#### What you will do:
From the records below, transcribe only the lines running from the one with "Dedek Crescens Lajos" through the one with "Categorie:Hărţi ale judeţului Botoşani". Keep both of those end lines.

#### Input:
───

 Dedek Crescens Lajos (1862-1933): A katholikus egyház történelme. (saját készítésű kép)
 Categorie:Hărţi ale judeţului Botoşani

───

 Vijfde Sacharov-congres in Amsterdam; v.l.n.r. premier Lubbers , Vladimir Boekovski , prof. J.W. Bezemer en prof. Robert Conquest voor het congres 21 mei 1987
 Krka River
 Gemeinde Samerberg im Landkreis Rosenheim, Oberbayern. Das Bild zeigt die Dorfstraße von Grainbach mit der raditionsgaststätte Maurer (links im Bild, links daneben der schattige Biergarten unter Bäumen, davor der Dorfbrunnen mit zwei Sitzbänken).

───

#### Result of this exercise:
 Dedek Crescens Lajos (1862-1933): A katholikus egyház történelme. (saját készítésű kép)
 Categorie:Hărţi ale judeţului Botoşani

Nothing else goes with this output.